OGH 15Os154/11b

OGH15Os154/11b25.1.2012

Der Oberste Gerichtshof hat am 25. Jänner 2012 durch den Senatspräsidenten des Obersten Gerichtshofs Dr. Danek als Vorsitzenden, die Hofräte des Obersten Gerichtshofs Dr. T. Solé und Mag. Lendl sowie die Hofrätinnen des Obersten Gerichtshofs Dr. Bachner-Foregger und Dr. Michel-Kwapinski als weitere Richter in Gegenwart des Richteramtsanwärters Mag. Brandstetter als Schriftführer in der Strafsache gegen Peter K***** und Otto L***** wegen des Verbrechens der Untreue nach § 153 Abs 1 und Abs 2 zweiter Fall StGB über die Nichtigkeitsbeschwerden beider Angeklagter sowie die Berufungen des Angeklagten Otto L***** und der Staatsanwaltschaft gegen das Urteil des Landesgerichts für Strafsachen Wien als Schöffengericht vom 22. September 2011, GZ 13 Hv 75/10g-129, nach Anhörung der Generalprokuratur in nichtöffentlicher Sitzung den

Beschluss

gefasst:

 

Spruch:

Die Nichtigkeitsbeschwerden werden zurückgewiesen.

Zur Entscheidung über die Berufungen werden die Akten dem Oberlandesgericht Wien zugeleitet.

Den Angeklagten fallen die Kosten des bisherigen Rechtsmittelverfahrens zur Last.

Text

Gründe:

Mit dem angefochtenen Urteil wurden Peter K***** und Otto L***** jeweils des Verbrechens der Untreue nach § 153 Abs 1 und Abs 2 zweiter Fall StGB, Otto L***** nach § 12 zweiter Fall StGB schuldig erkannt.
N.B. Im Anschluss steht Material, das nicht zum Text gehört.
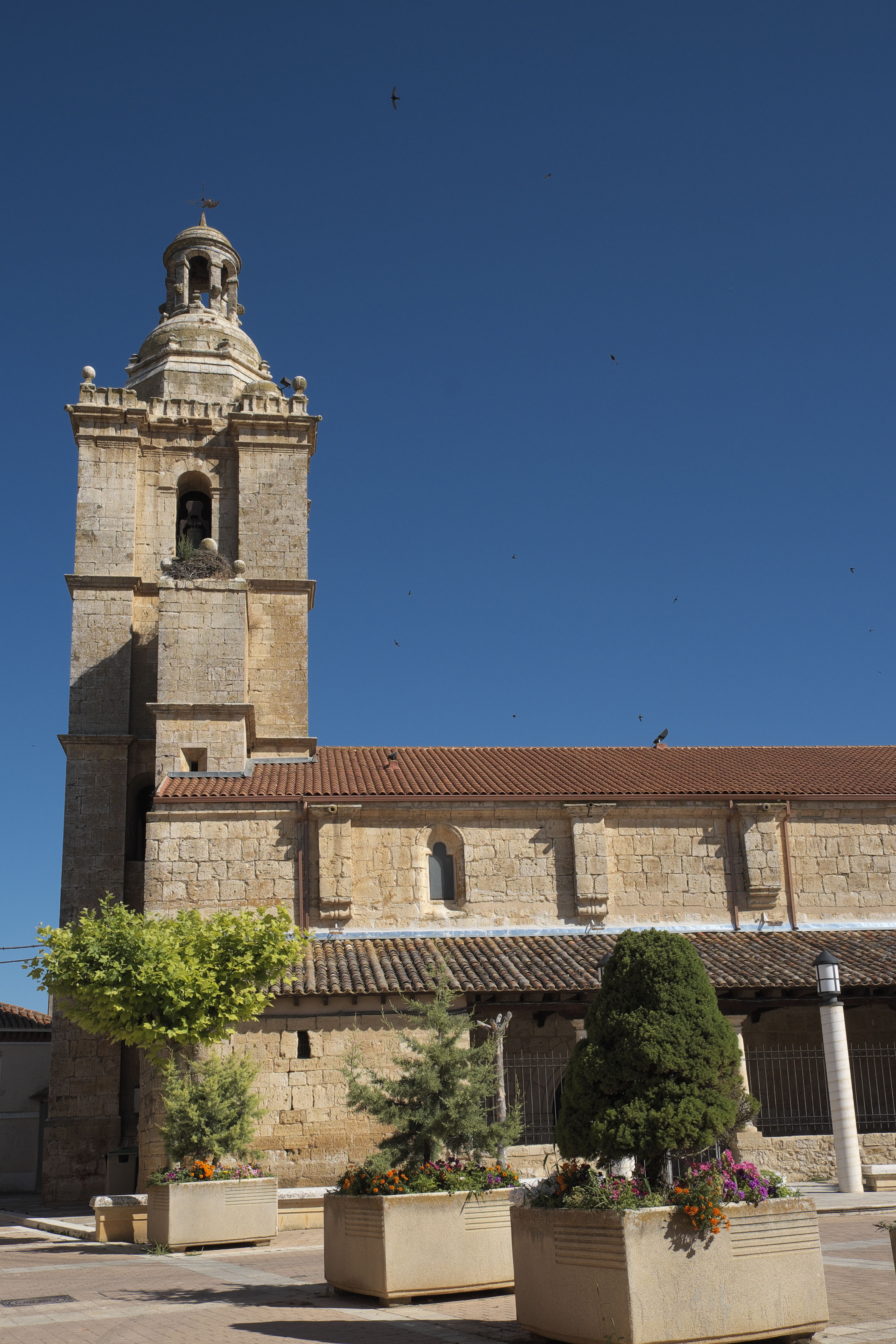 Katholische Pfarrkirche Inmaculada Concepción in Castromonte in der Provinz Valladolid (Kastilien-León/Spanien)

Nach dem Inhalt des Schuldspruchs haben in Wien

A./ Peter K***** am 23. Dezember 2008 die ihm in seiner Eigenschaft als Prokurist der V***** GmbH (nunmehr m***** GmbH - FN ***** des HG Wien) durch Rechtsgeschäft eingeräumte Befugnis, über fremdes Vermögen zu verfügen, dadurch wissentlich missbraucht und diesem Unternehmen einen Vermögensnachteil in der Höhe von 4 Millionen Euro, mithin einen 50.000 Euro übersteigenden Schaden zugefügt, dass er einen zum Gesellschaftsvermögen der V***** GmbH gehörenden Betrag von 4 Millionen Euro der S***** GmbH ohne entsprechende Sicherheiten zum Zweck der Erlangung eines Finanzierungskredits der B***** auf ein Subkonto überwies und solcherart zur Verfügung stellte, wobei der Finanzierungskredit dem Erwerb der 100%igen Muttergesellschaft der V***** GmbH, nämlich der V***** Holding GmbH, durch die S***** GmbH diente;

B./ Otto L***** zu einem nicht mehr festzustellenden Zeitpunkt vor dem 23. Dezember 2008 Peter K***** zu der unter A./ beschriebenen Tat dadurch bestimmt, dass er diesen zur Durchführung der dort genannten Überweisung aufforderte, wobei er überdies entgegen der mit Peter K***** getroffenen Vereinbarung den zum Gesellschaftsvermögen der V***** GmbH gehörenden Betrag in der Höhe von 4 Millionen Euro nicht mehr rückführte, sondern vielmehr einen Betrag in der Höhe von 2.300.000 Euro zur dauerhaften Besicherung des Finanzierungskredits der B***** auf einem Subkonto der S***** GmbH beließ und einen Betrag von 1.700.000 Euro auf ein weiteres Geschäftskonto der S***** GmbH transferierte.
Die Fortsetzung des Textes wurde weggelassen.